There were two challenging parts of completing my project. One challenge was to have my dog cooperate for data acquisition and the other was overcoming the huge computation power required for training the deep neural network.

  1. What problems did you encounter, and how did you overcome them?

Initially, I used an Arduino board with motion sensors (IMU) attached to my dog’s legs to record her movements. However, it was difficult to get the dog to cooperate and get the sensors to stay with the dog. I had to change the design and replaced the motion sensors with an external mobile phone camera to record the dog’s movements. Then, I manually annotated and labeled the dog’s actions.

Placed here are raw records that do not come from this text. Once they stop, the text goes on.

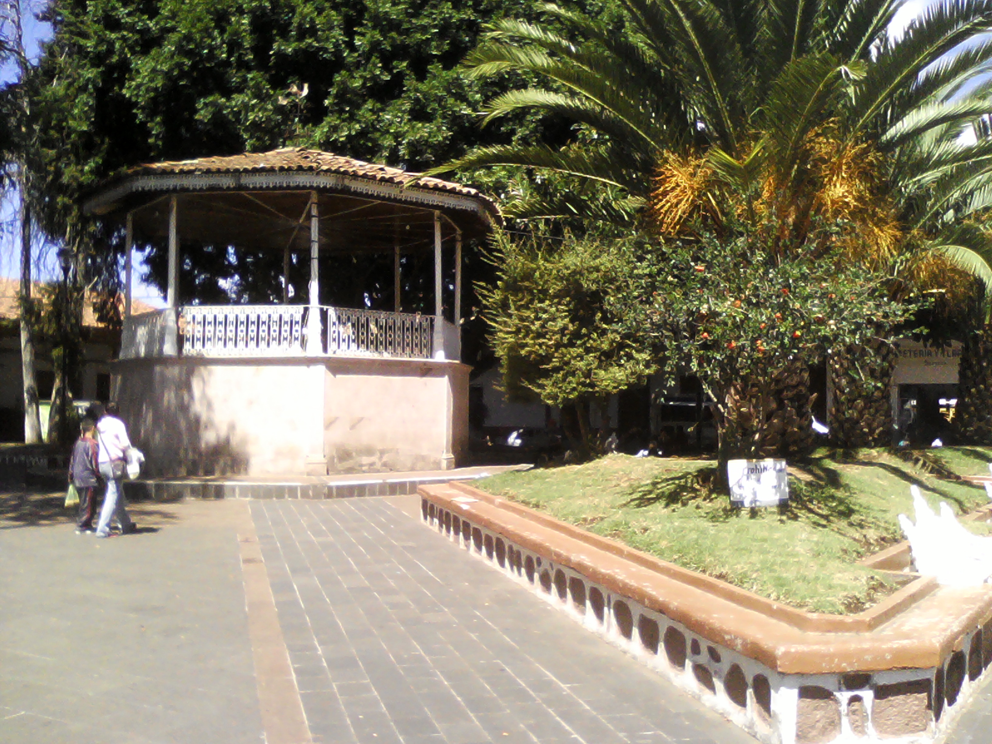 Plaza principal de Coeneo de la Libertad
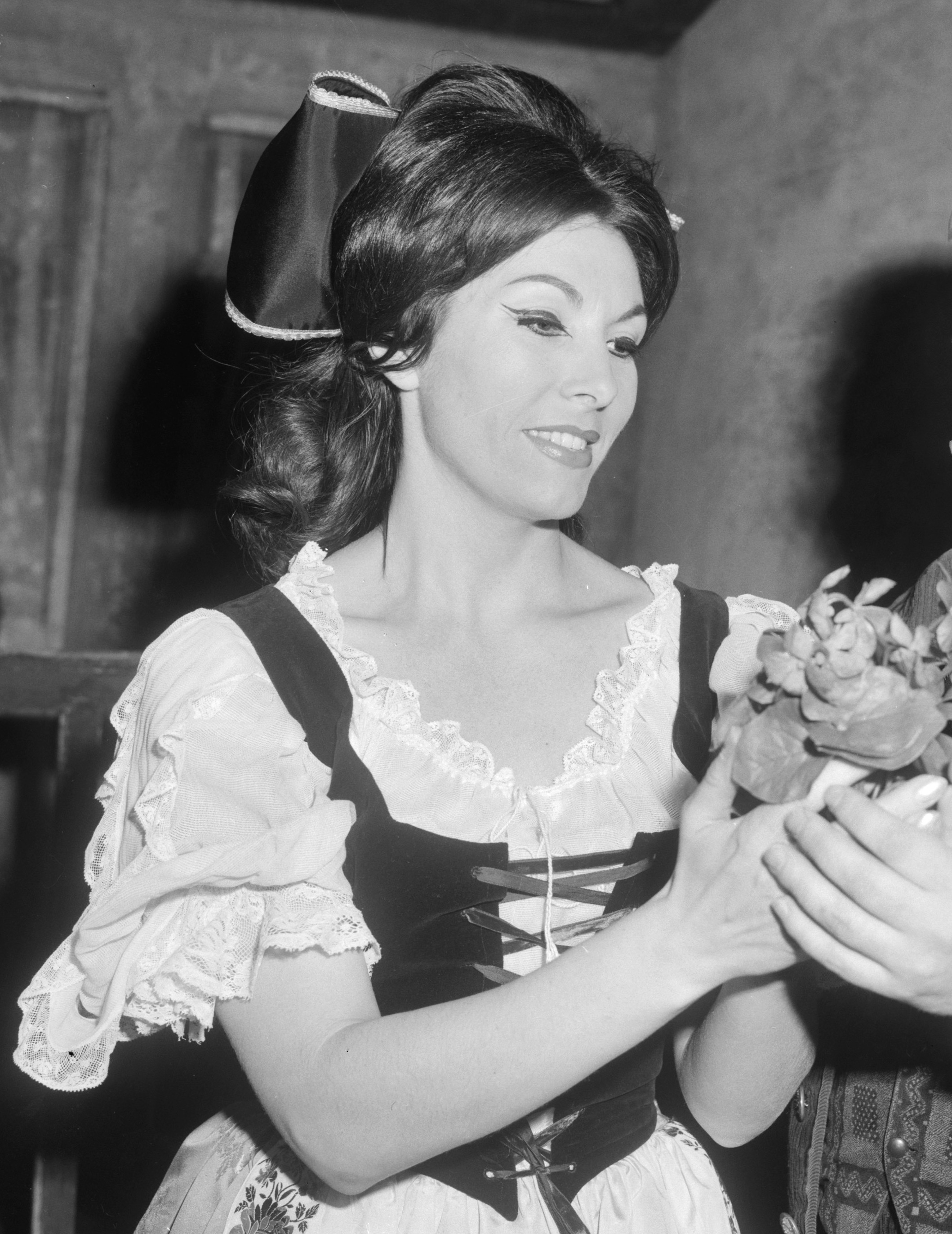 Herdenking honderdste geboortedag van Pietro Mascagni de Nederlandse Opera , Rosanna Carleri
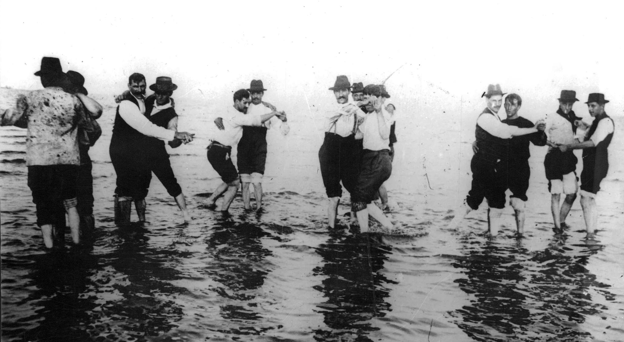 Buenos Aires. Hombres bailando tango en el río. 1904 Documento Fotográfico. Inventario 22069. Archivo General de la Nación Argentina
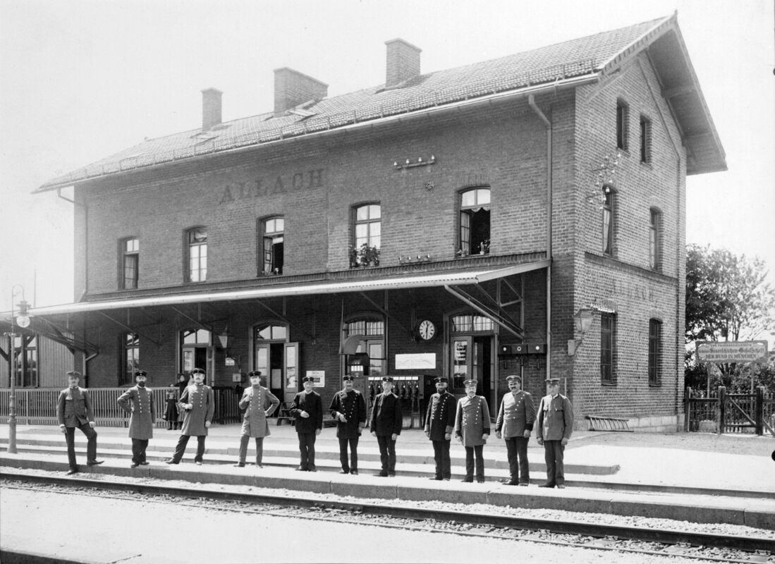 Empfangsgebäude des Bahnhofs Allach von der Gleisseite, unter dem Vordach unterhalb der Uhr das Kurbelstellwerk der Bauart Krauß von 1885
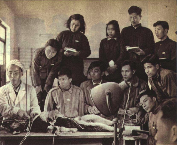 1952 北京农业学院畜牧系
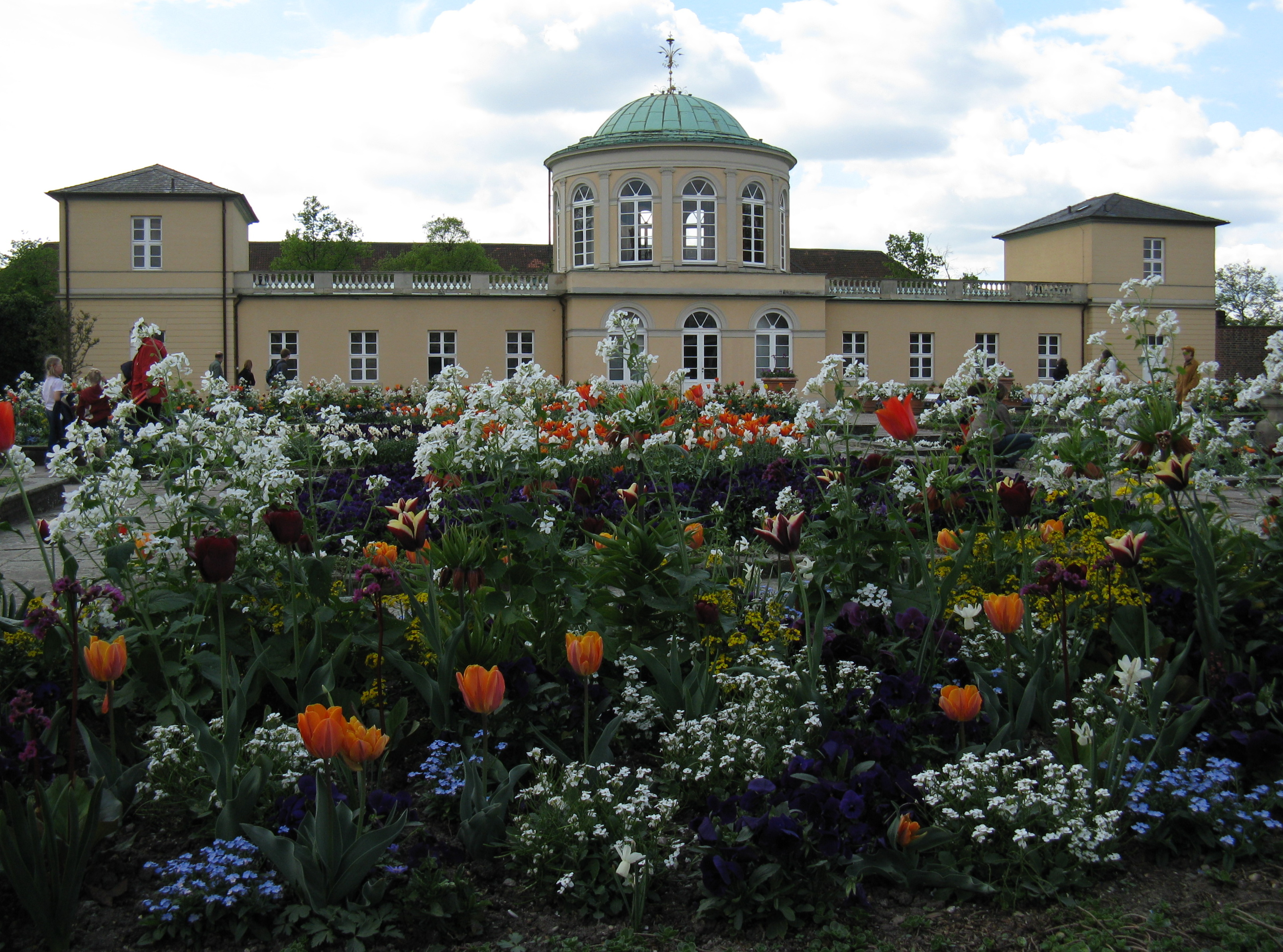 Bibliothekspavillon in Hannover-Herrenhausen, Gartenseite
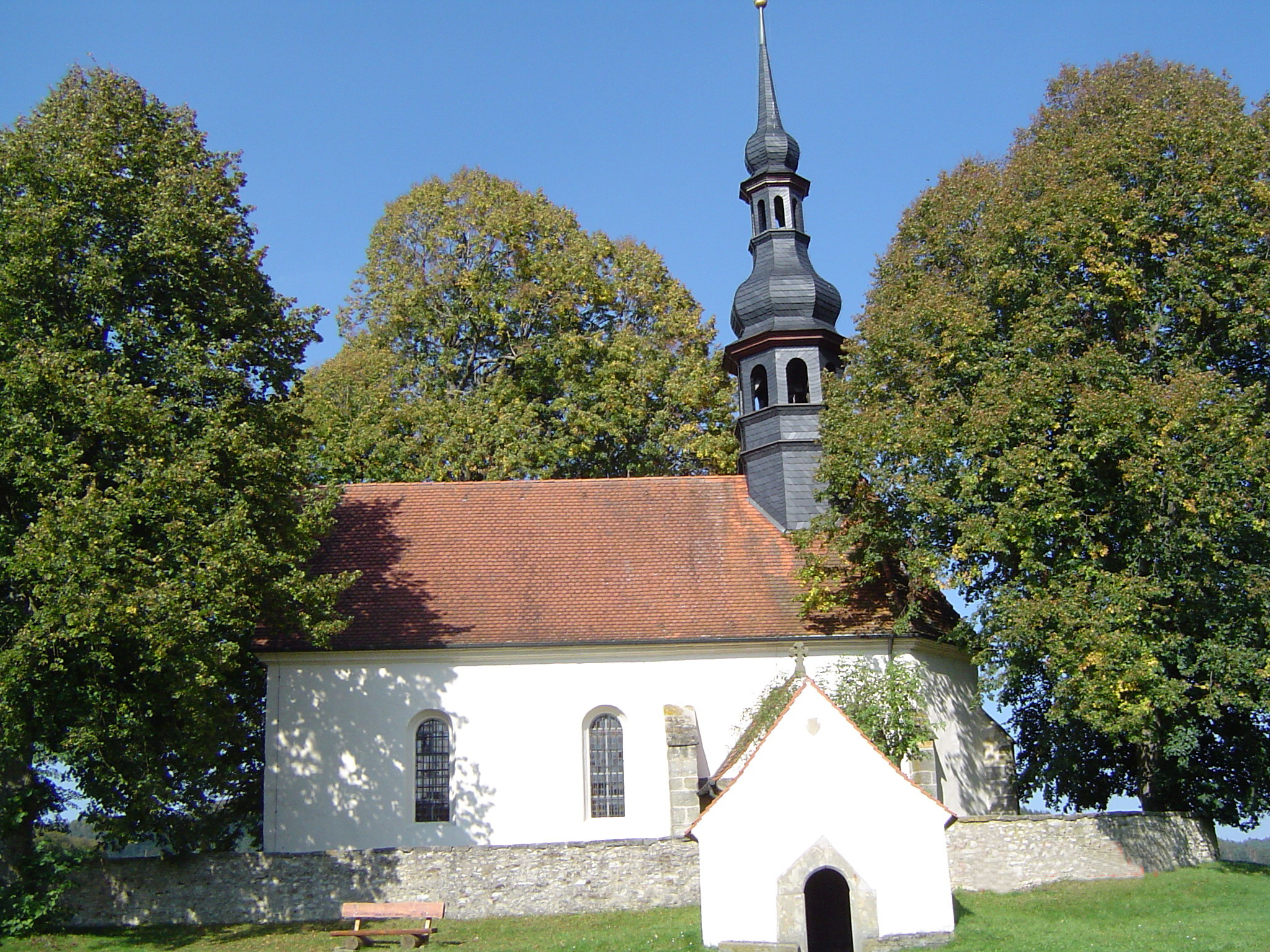 Obernsees, Evangelisch-lutherische Rupertuskapelle, Sankt-Rupertus-Straße 155, Denkmalgeschütztes Gebäude (Akten-Nr. D-4-72-167-20)
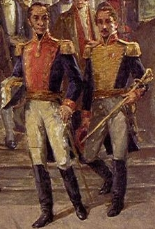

Training the eCNN model was time-consuming on my personal computer. I introduced hyper-batches to speed up the computation. It turned out that compared to using one big batch, using hyper-batches reached optimal performance much earlier with fewer hyper-epochs.

      b. What did you learn from overcoming these problems?

In research work, it’s very likely to run into unexpected problems that require a change of plans. We need to stay creative and come up with alternative solutions to overcome these problems.

5. If you were going to do this project again, are there any things you would you do differently the next time?

If I were to do this project again, I would start my data analysis earlier before all the data collection was finished. In addition, I would collect more data.

6. Did working on this project give you any ideas for other projects? 

Yes. A very interesting research idea stemming from this project is that we can use the same research framework to study how elderly people with cognitive decline react to various stimuli in their surroundings. The insights may help with designing patient-friendly living environments and effective therapy to slow down their mental decline.

7. How did COVID-19 affect the completion of your project?

COVID-19 did not affect the completion of my project.